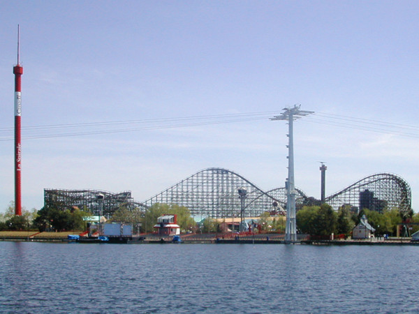 La Spirale (à gauche) et le Monstre
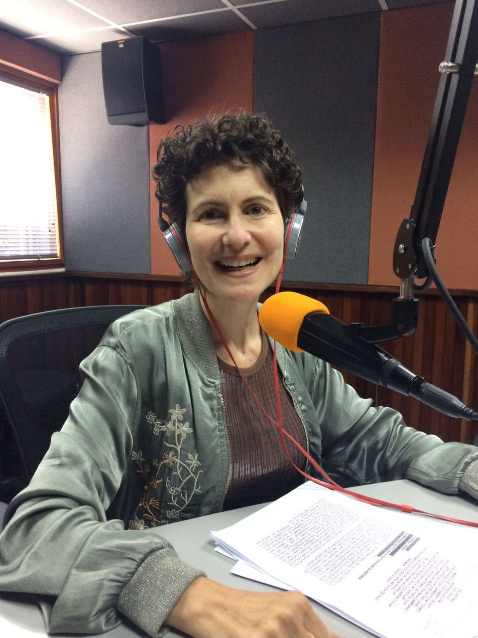 Anna Vaccarella en Unión Radio
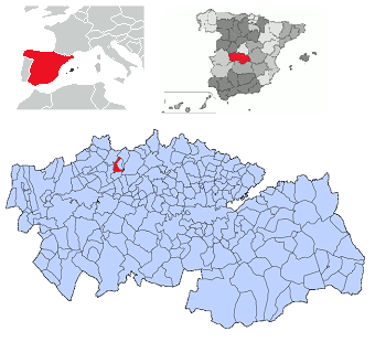 Garciotum en la provincia de Toledo
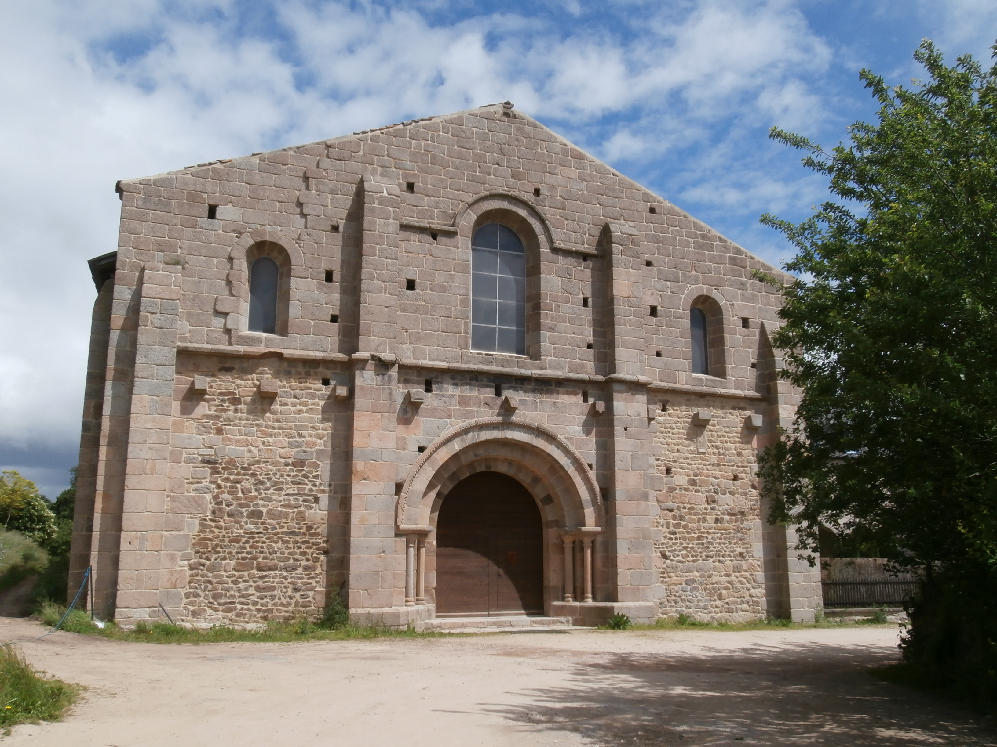 Église abbatiale de l'Abbaye Notre-Dame de Bellaigue, à Virlet (Puy-de-Dôme)
--
Set down the material above word for word and skip its pictures.

 La Spirale (à gauche) et le Monstre
 Anna Vaccarella en Unión Radio
 Garciotum en la provincia de Toledo
 Église abbatiale de l'Abbaye Notre-Dame de Bellaigue, à Virlet (Puy-de-Dôme)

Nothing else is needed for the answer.